И главное: ради творчества он пожертвовал налаженным бытом Марфина и, в конечном счете, семьёй. Он мог бы удержаться на шарашке, принять новые правила игры, загрузив мозг математикой, и так продлить иллюзию семейных отношений. Но тогда надо было надолго (а может, и навсегда) запереть в голове, замуровать в сердце «своё», не дать ему даже сочиниться. И он сознательно выбрал вместе всего остального — «своё».
«Купил я дорого стихов свободное теченье, / Права поэта я жестоко оплатил! — / Всю молодость свою мне отдавшей бесплодно / Жены десятилетним одиночеством холодным, / Непрозвучавшим кликом неродившихся детей...» — это строки «Дороженьки» ясно говорили о его выборе. Поворот 1950 года был осознанным, только пресловутое буйство воли, которого стало не хватать Решетовской в муже-зэке, называлось теперь твёрдостью воли.
«Именно с того дня, когда я сознательно опустился на дно и ощутил его прочно под ногами, — это общее, твёрдое, кремнистое дно, — начались самые важные годы моей жизни, придавшие окончательные черты характеру. Теперь как бы уже ни изменялась вверх и вниз моя жизнь, я верен взглядам и привычкам, выработанным там». Девиз: не верь, не бойся, не проси— как генеральный принцип лагерного бытия означал привычку обходиться малым, быть готовым к гибели, не смиряться с угнетателями.
Общее, твёрдое, кремнистое дно Солженицын ощутил в Экибастузе с первых дней. «В начале своего лагерного пути я очень хотел уйти с общих работ, но не умел. Приехав в Экибастуз на шестом году заключения, я, напротив, задался сразу очистить ум от разных лагерных предположений, связей и комбинаций, которые не дают ему заняться ничем более глубоким. И я поэтому не влачил временного существования чернорабочего, как поневоле делают образованные люди, всё ожидающие удачи и ухода в придурки — но здесь, на каторге, решил получить ручную специальность».
Двадцать пять новоприбывших зэков сбились в бригаду, несколько дней считались чернорабочими, но скоро среди них объявились мастера, а другие охотно стали подмастерьями. Так, учась у западных украинцев, Солженицын обрёл специальность каменщика. Бригада работала на жилом объекте, строила дома для вольных; кладка получалась хорошая, и начальство, заметив качество, перебросило каменщиков на зону, строить БУР. «Так, на позор наш, мы стали строить тюрьму для себя».

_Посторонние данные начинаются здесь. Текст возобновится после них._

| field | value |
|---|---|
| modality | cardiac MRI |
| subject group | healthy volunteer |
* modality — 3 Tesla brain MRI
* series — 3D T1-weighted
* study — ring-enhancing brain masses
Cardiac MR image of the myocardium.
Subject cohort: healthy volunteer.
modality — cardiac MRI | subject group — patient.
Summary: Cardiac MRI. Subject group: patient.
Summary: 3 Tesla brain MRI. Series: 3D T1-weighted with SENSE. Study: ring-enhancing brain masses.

Эта мысль страшно угнетала Солженицына-каменщика. Своими руками, порой даже увлекаясь работой, привыкая к мастерку, он строит тюрьму в тюрьме, барак усиленного режима — для себя, куда он может угодить в случае непокорства или неосторожного слова [44]. В те дни было сочинено стихотворение «Каменщик», заканчивавшееся горьким восклицанием: «Боже мой»! Какие мы бессильные! / Боже мой! Какие мы рабы!» Не потому рабы, что добросовестно работали и клали кладку аккуратно, надёжно — так, чтобы тюремную стену нельзя было разрушить будущим узникам. А потому что бригада, строившая тюрьму, получала дополнительную кашу, и каменщики не швыряли её в лицо начальнику, а съедали. И ведь уже сидели в отстроенном крыле БУРа товарищи, и швырял конвой на каменный пол камер избитых безумцев, решившихся на побег в безлюдной степи, чтобы бить ещё и не давать им ни есть, ни пить. «Что испытываешь ты, раб, глядя вот на этих, искромсанных и гордых? Неужели подленькую радость, что это не меня поймали, не меня избили, не меня обрекли?»

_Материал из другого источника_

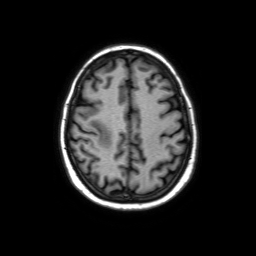
{
  "modality": {
    "type": "brain MRI",
    "field_strength": "3T"
  },
  "series": "axial without contrast",
  "study_topic": "ring-enhancing brain masses"
}
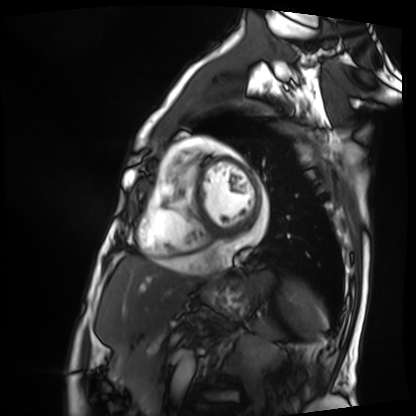
– modality · cardiac MRI
– subject group · patient
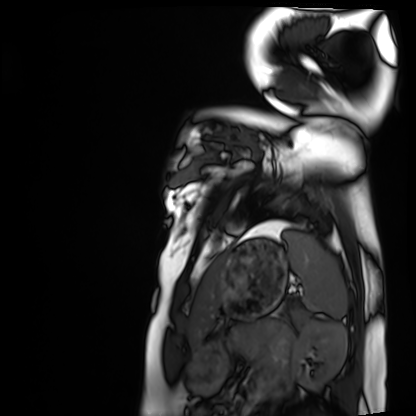
Q: What kind of scan is this?
A: Cardiac MRI.
Subject group: healthy volunteer.
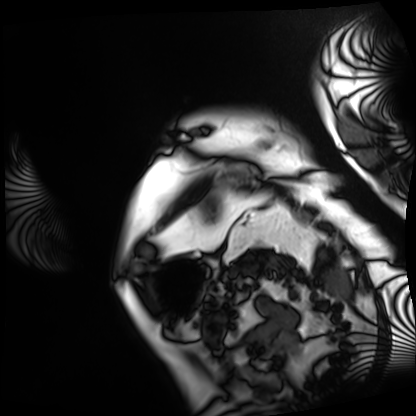
– modality — cardiac MRI
– subject group — patient
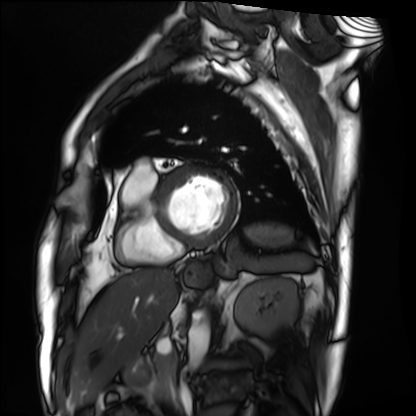
Cardiac MRI.
Subject group: patient.
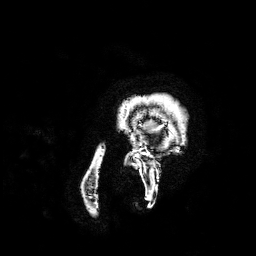
3 Tesla brain MRI. Series: 3D T1-weighted turbo field echo with SENSE. Study: ring-enhancing brain masses.
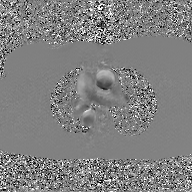
2D phase-contrast cine MRI of the ascending aorta, GAN super-resolution reconstruction.
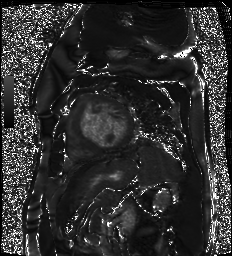
Cardiac MR image of the myocardium.
Subject cohort: cardiac patient.
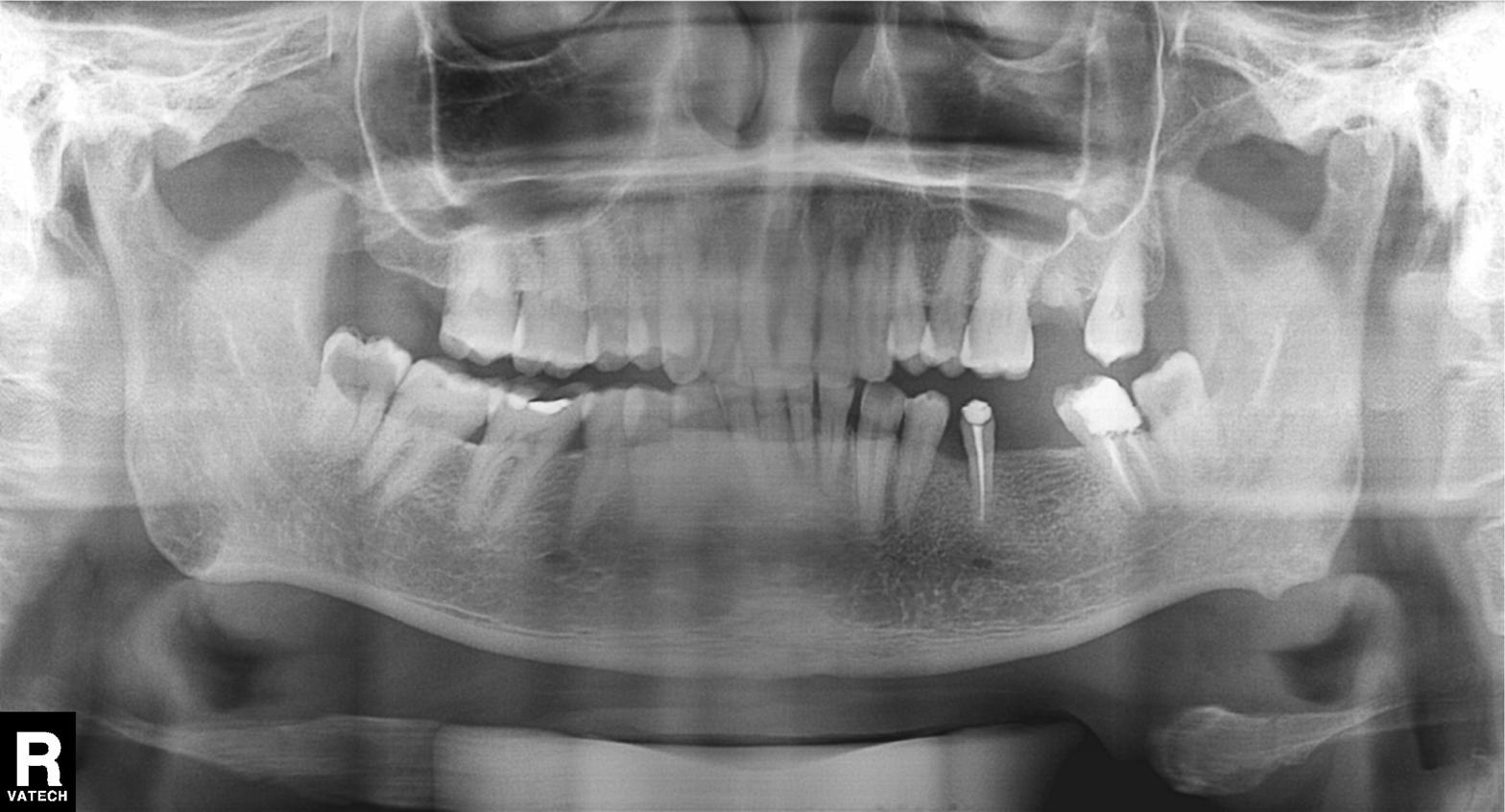
{
  "modality": "panoramic dental radiograph (orthopantomogram)",
  "finding": "dental caries (cavities)"
}
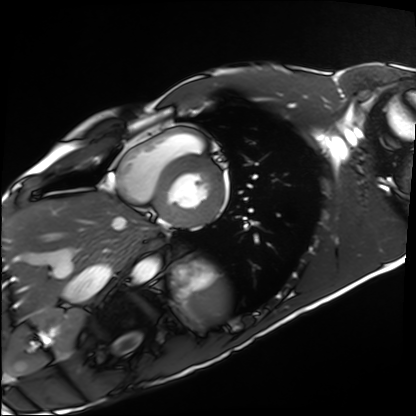
Clinical context: Cardiac MRI. Subject group: healthy volunteer.
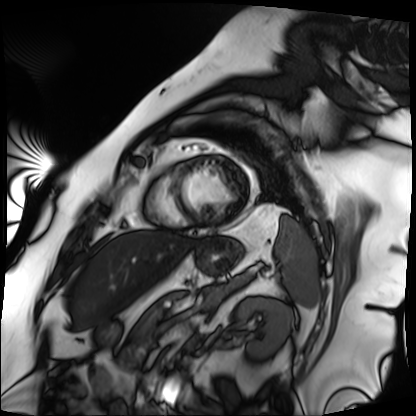
Summary:
Cardiac MRI. Subject group: patient.
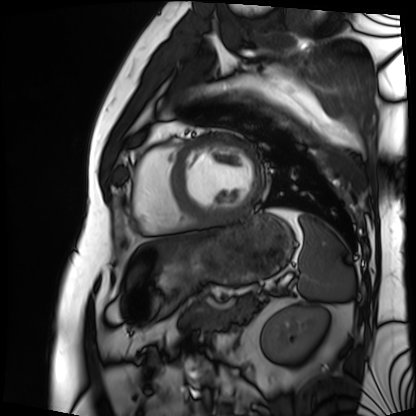
| field | value |
|---|---|
| modality | cardiac MRI |
| subject group | patient |
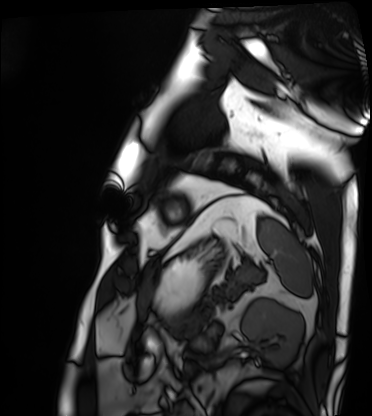
Cardiac MRI. Subject group: patient.
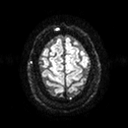
modality=3 Tesla brain MRI | series=diffusion tensor imaging (medium iso) | study=ring-enhancing brain masses.
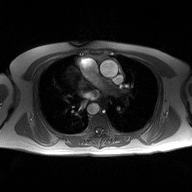
Case summary:
2D phase-contrast cine MRI of the ascending aorta, high-resolution GRAPPA acquisition.
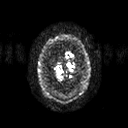
<scan>
  <modality>
    <type>brain MRI</type>
    <field_strength>3T</field_strength>
  </modality>
  <series>diffusion tensor imaging (medium iso)</series>
  <study_topic>ring-enhancing brain masses</study_topic>
</scan>
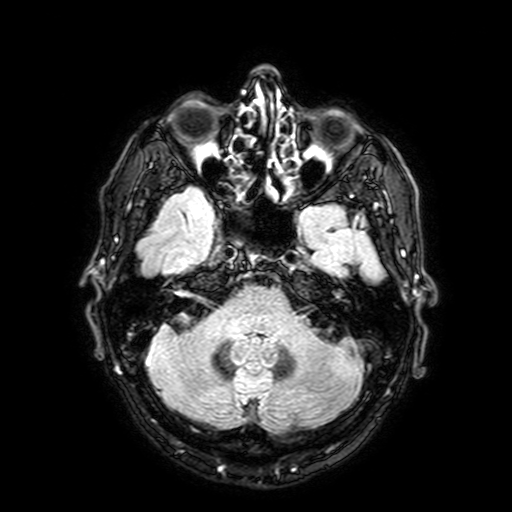
Q: What kind of scan is this?
A: 3 Tesla brain MRI.
Q: Series?
A: FLAIR with SPAIR, 3 mm.
Study: ring-enhancing brain masses.

Всё же им довелось испытать чувство совсем другого рода. «Всякий удачный побег — это великая радость для арестантов. Как бы ни зверел после этого конвой, как бы ни ужесточался режим, но мы все — именинники! Мы ходим гордо. Мы-то умнее вас, господа псы! Мы-то вот убежали!»
Но побег Солженицына из каторжного лагеря, его несанкционированный гулажьим начальством выход на волю состоялся при иных обстоятельствах. Тюрьма и каторга вызволили тот дар, который бился в нём с ранней юности и которому он собирался посвятить жизнь. Но мало ли талантов угасало, скисало, сникало — в прислужничестве, самоцензуре, житейской суете? «Лучшие из писателей подавили в себе лучшее и отвернулись от правды — и только так уцелели сами и книги их», — напишет он.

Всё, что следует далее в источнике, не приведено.